Teil 3: Färbung Plates

  1. Fix Platten in 15 ul 4% Formaldehyd / PBS für 10 Minuten. Die Flüssigkeit wird entfernt mit einem Multi-Channel-Aspirator und Vakuumkammer bei jedem Schritt. Sobald Platten wurden behoben, sterile Geräte und Reagenzien sind nicht mehr notwendig.
  2. Entfernen Sie fix und verwenden WellMate zu 30 ul PBST (PBS + 0,1% Triton-X) hinzu. Inkubieren 10 Minuten und wiederholen. Operate WellMate wie oben beschrieben, außer Schlauch muss nicht sterilisiert werden.
  3. Zum Nachweis von Vaccinia-Infektion verwenden wir ein β-Galactosidase-Reporter von einem frühen / späten Vaccinia-Promotor angetrieben.
  4. Nehmen Sie Flüssigkeit und inkubieren Zellen in Block (PBST mit 2% BSA) für 10 Minuten.
  5. Verdünnen primärer Antikörper in Block, flüssiges und fügen 15 ul Antikörper in jede Vertiefung mit einem Multi-Channel wiederholen Pipette (Matrix).
  6. Spin down-Platten (300xg, 1 min), mit einem klaren Aufkleber decken und Inkubation bei 4 ° C über Nacht.
  7. Entfernen primärer Antikörper, und verwenden Sie die WellMate, um Brunnen in PBST 3 mal, jeweils 10 Minuten abwaschen.
  8. Verdünnen fluoreszenzmarkierten sekundären Antikörper (FITC) und Kernfärbung in Block und fügen Sie 15 ul in die Vertiefungen mit einer Multi-Channel wiederholen Pipette.
  9. Die Platten 1 Stunde bei Raumtemperatur, vor Licht geschützt.
  10. Wash Brunnen in PBST 3 mal, jeweils 10 Minuten mit dem WellMate.
  11. Seal Platte mit klaren Aufkleber, Abdeckung, und lagern bei 4 ° C bis zu drei Wochen.

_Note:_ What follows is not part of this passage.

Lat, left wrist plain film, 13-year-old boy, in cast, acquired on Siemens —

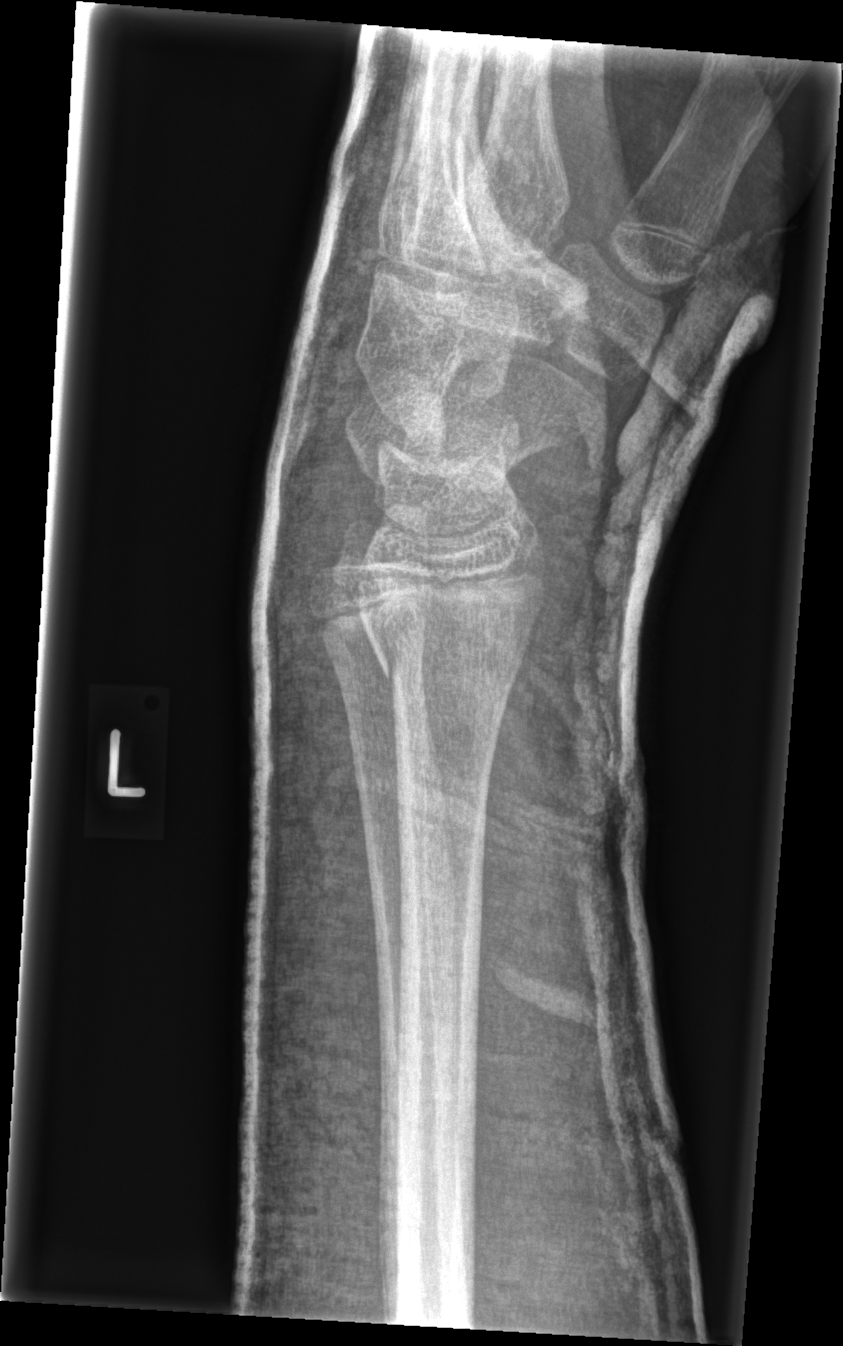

Teil 4: Imaging and Image Analysis

  1. Verwenden Sie ein automatisiertes Mikroskop bei 20-facher Vergrößerung auf Bild-Platten.
  2. Machen Sie Bilder von insgesamt Kerne (DAPI) und infizierte Zellen (FITC). Optimieren Belichtungszeit für jeden Kanal individuell um Dynamikbereich zu maximieren.
  3. Feinabstimmung der automatischen Fokus-Funktion, indem sie Z-Stapel von Bildern, Abstand 1um auseinander, dass die Flugzeuge span oberhalb und unterhalb der erwarteten Fokusebene. Sobald die optimale Fokusebene befindet, passen Autofokus-Einstellungen entsprechend an.
  4. Bild die gesamte Platte, die Erfassung von mindestens drei Bildern pro Vertiefung sowohl in der Hoechst-Kanal (DAPI) und das Virus Kanal (FITC). Wählen Sie Websites aus verschiedenen Regionen innerhalb eines gut um Bilder, die gut vertreten als Ganzes zu erfassen.
  5. Verwenden Sie MetaXpress Software, um eine Zeitschrift zu segmentieren schreiben Sie das Image und die Verwendung Count Kerne Module, um die Gesamtzahl der Zellen positiv für die Kernfärbung (insgesamt Zellen) und Infektionen (FITC) für jede Platte zu berechnen.
  6. Berechnen Prozent Infektion (100 * FITC positive / insgesamt Zellen) und log zu verwandeln.
  7. Zur Identifizierung Kandidaten, die wir verwenden eine robuste Z berechnet sich aus dem Median und Quartilsabstand jeder Platte basiert. Diese Methode ist unempfindlich gegenüber Ausreißern und unsymmetrischen Daten, und sorgt so für mehr Leistung bei der Identifizierung auch schwacher oder mäßiger hits 10. Für jede Platte ist der Median aus den Log-transformierten Daten subtrahiert. Dann werden die so ermittelten Werte werden um 0,74 fachen Quartilsabstand (die Differenz zwischen den Werten der 75-Perzentil und das 25-Perzentil) unterteilt. Die 0,74-Faktor ist die Angleichung einer Standard-Normalverteilung verwendet.
  8. Die robuste Z-Score ist ein Maß für die Entfernung in Standardabweichungen vom Mittelwert der Platte. Zum Beispiel zeigt eine robuste Z-Score von 2% der Infektion der gut ist ~ 2 Standardabweichungen von der Platte Median-oder p <0,05.
  9. Analysieren Zellzahl auf zytotoxische Kandidaten zu identifizieren. Berechnen Sie die robuste Z-Scores der Kernenergie zählt. Kandidaten mit einem robusten Z <-2 in doppelte Bildschirme gelten als zytotoxisch.
  10. Wells, die eine robuste Z-Scores für die Prozent-Infektion von> 2 oder <-2 in doppelte Bildschirme (p <0,0025) haben, ohne Zytotoxizität gelten als potenzielle Kandidaten aus dem primären Bildschirm.
  11. Positive Kandidaten werden validiert durch unabhängige Reagenzien. dsRNAs gegen die Gene von Interesse aus einer anderen Region der mRNA generiert und getestet, wie oben.
  12. Die Gene für die zwei unabhängigen dsRNAs haben die gleiche Phänotyp kann für weitere Untersuchungen in Betracht gezogen werden.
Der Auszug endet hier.